Online gambling is illegal in the United States, yet 80% of the online poker industry’s revenue was coming from American residents. So in September 2006, the United States government tried to kill the online poker industry.

It couldn’t go after the website’s operators – they are all based off-shore – so Congress went after the banks and credit-card companies that process poker players’ deposits. It passed legislation that made it illegal for payment processors to do business with online casinos.

The announcement caused a stampede... Party Poker and the other market-listed operations got nailed. Party’s stock price fell from around 150 pence to 30 pence.

Now, three months later, it’s clear the Feds’ attempt to kill Internet poker has totally failed.

1) The game hasn’t changed. I played last night. Internet poker is as easy to play for American residents as it was before.

2) Illegal offshore casinos have cleaned up. Full Tilt Poker and Poker Stars are now the biggest poker sites in the world.

Conclusion: The U.S government drops a very lucrative industry into the laps of offshore gambling criminals, while stock market investors in regulated casinos lose around $20 billion.

Congratulations, senators. Nice work.

I’m always looking for unintended consequences of the law. They almost always create juicy investment opportunities. In this case, I think Party Poker’s stock may bounce back to its former glory as the poker boom goes global. We'll see.

If the poker business is not your idea of investment grade, here’s another “unintended consequence of law” opportunity:

Sarbanes-Oxley was a piece of legislation designed to toughen up American corporate accounting standards after Enron and WorldCom. It makes companies produce an “internal control report,” which must be certified by the auditors and signed off by two company executives.

The thing is, this “internal control report” costs several million dollars to produce. For a large firm, that’s fine. But small firms can’t afford it. So instead of complying with Sarb-Ox, they ditch their U.S. stock market listing and seek financing in London instead.
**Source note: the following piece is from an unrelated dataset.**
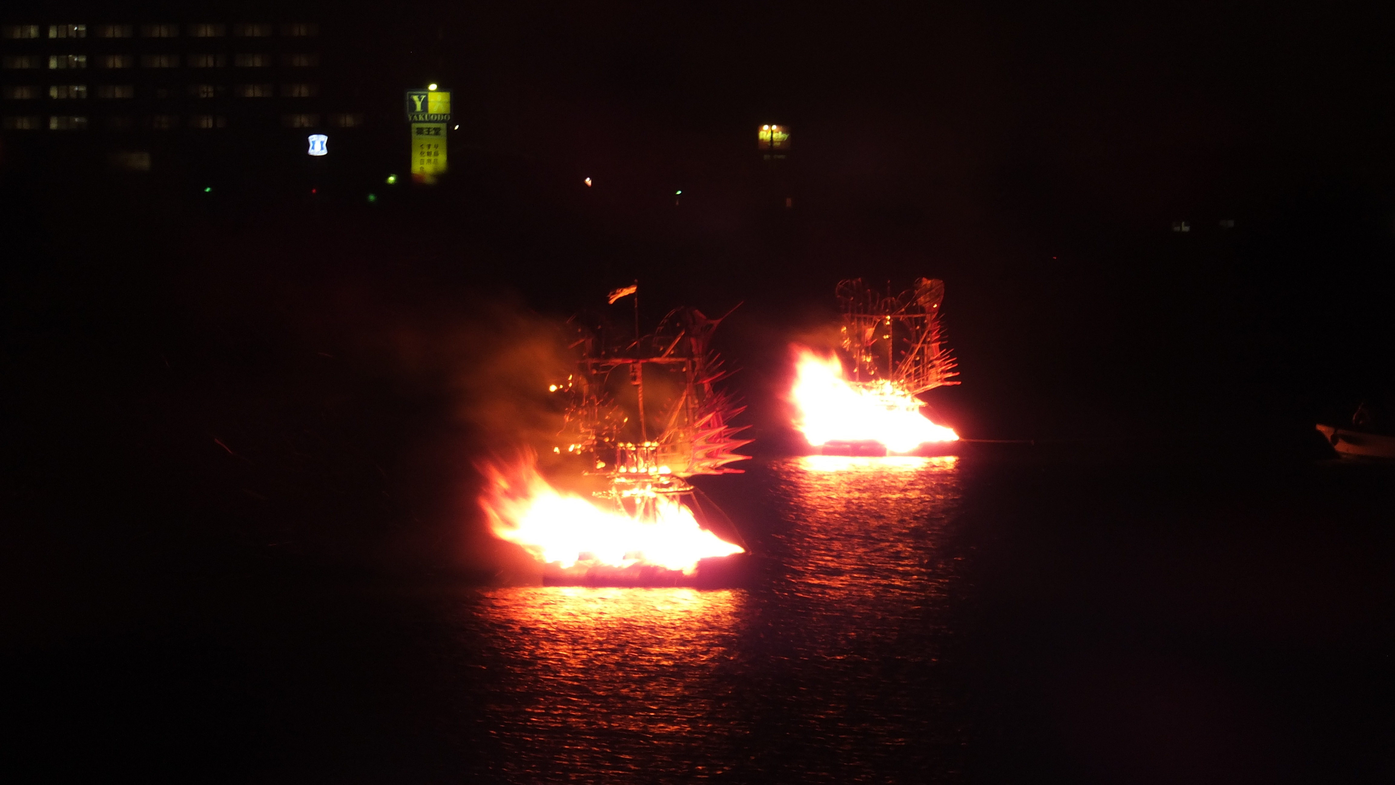 能代役七夕の鯱流し行事。2日目の8月7日に灯篭上部にある鯱飾りが切り離され、米代川に流して焼き上げられる。
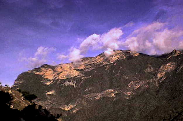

According to the Economist, “50 American firms have already done so, most of them since 2004. Hundreds of others are said to be considering it.”

And according to the Financial Times, last year, only one of the top-25 IPOs by value took place in New York.

While the FT and the Economist declare the death of American financial hegemony, I’ve been looking for ways to profit. The giant financial service conglomerates, like HSBC and JPMorgan Chase, are one group I’ve identified. Their stocks have gone nowhere, while more nimble investment banks, like Goldman Sachs and Lehman Brothers, have soared.

I suspect the banking conglomerates could get carved up in a push for greater efficiency. This should release billions of dollars in pent up value and enrich shareholders. More to follow on this idea.

Good investing,


Market Notes


If there’s one real secret to making an investment fortune, it’s this: You’ve got to buy assets no one else is willing to buy. That’s when things get cheap and the returns get spectacular.

This year, no one has been willing to buy Thailand. For political reasons, investing in the country scares the hell out of most people. That’s why Thai stocks are among the best values in the world... values we’ve been telling you about for most of 2006.

Specifically, Steve had this to say in our April 10 issue: “Thai stocks are trading at a P/E of 7.5, and pay out 4% a year in dividends.  It doesn’t get much cheaper than that.”

Sjuggerud Confidential readers recently got in on Steve’s favorite way to play Thailand: the microcap, dirt-cheap Thai Fund (TTF). Like all Confidentialrecommendations, the Thai Fund is a little too small to recommend to a broad readership. But for the folks who were able to take advantage, it’s been a quick 30% gain.